Go through the material and pull out every line with the string "Computed" in it.

Source material
▬▬▬▬▬▬▬▬▬▬

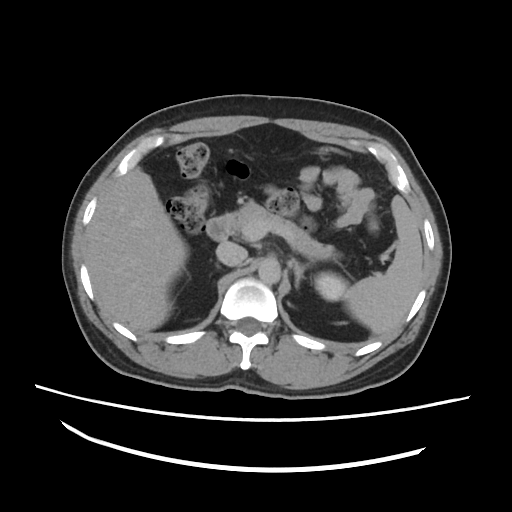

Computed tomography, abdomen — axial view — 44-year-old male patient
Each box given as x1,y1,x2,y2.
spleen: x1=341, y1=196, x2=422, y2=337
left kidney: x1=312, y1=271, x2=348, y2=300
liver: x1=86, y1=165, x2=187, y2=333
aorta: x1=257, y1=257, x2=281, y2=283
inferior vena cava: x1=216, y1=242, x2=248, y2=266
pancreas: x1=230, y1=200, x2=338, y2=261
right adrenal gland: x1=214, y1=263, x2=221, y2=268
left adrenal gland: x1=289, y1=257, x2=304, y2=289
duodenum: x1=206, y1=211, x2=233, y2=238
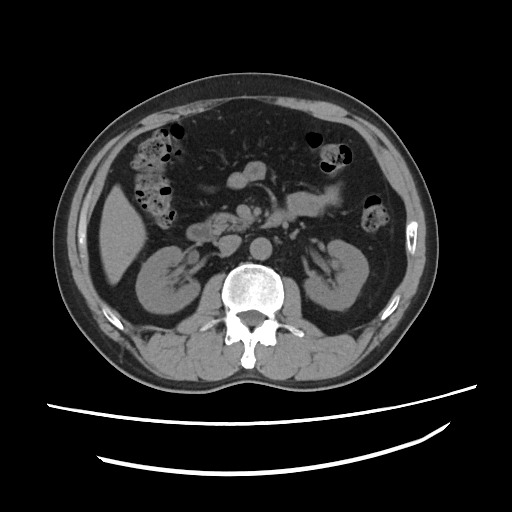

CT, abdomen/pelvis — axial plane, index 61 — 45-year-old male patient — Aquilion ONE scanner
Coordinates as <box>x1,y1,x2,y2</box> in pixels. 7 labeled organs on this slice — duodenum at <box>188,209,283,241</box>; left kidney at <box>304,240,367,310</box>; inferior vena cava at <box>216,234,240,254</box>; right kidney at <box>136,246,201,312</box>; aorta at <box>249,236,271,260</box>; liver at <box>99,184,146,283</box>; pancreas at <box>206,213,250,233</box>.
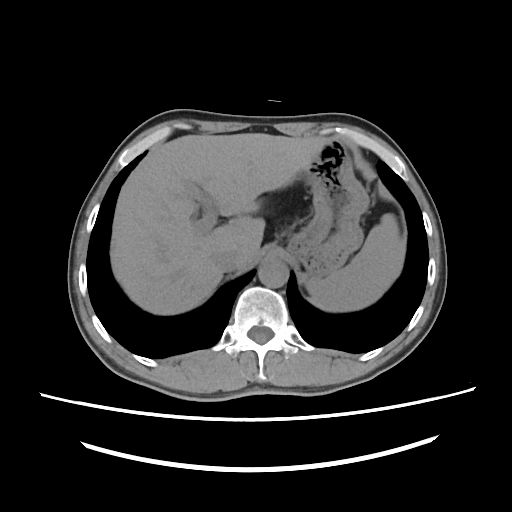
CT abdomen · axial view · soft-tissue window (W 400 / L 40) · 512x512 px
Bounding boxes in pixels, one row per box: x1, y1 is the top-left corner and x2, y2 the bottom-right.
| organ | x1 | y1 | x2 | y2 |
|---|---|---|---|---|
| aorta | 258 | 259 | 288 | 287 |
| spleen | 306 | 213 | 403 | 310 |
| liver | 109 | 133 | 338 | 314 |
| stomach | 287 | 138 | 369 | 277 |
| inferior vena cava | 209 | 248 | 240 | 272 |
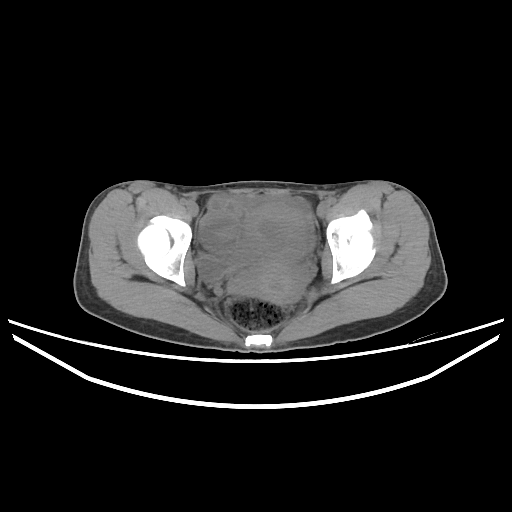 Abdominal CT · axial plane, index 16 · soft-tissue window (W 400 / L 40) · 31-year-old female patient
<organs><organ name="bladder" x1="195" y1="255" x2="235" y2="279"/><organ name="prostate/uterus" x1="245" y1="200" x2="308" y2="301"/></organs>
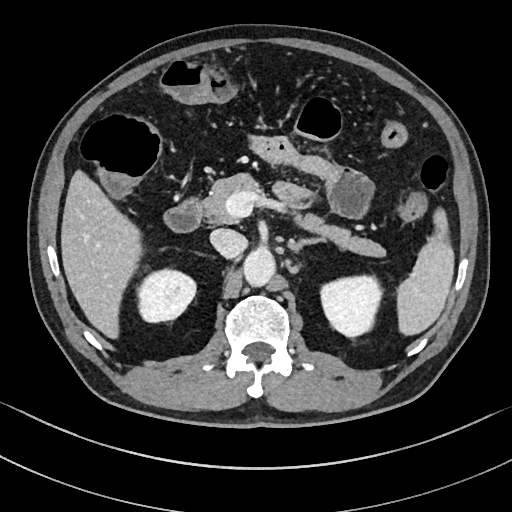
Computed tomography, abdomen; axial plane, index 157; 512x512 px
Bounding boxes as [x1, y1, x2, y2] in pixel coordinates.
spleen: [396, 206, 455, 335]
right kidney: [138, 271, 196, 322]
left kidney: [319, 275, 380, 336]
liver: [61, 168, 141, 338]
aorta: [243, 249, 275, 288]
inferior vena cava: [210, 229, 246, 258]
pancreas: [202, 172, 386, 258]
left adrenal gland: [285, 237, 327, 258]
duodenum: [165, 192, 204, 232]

▬▬▬▬▬▬▬▬▬▬

Reply
Computed tomography, abdomen — axial view — 44-year-old male patient
Computed tomography, abdomen; axial plane, index 157; 512x512 px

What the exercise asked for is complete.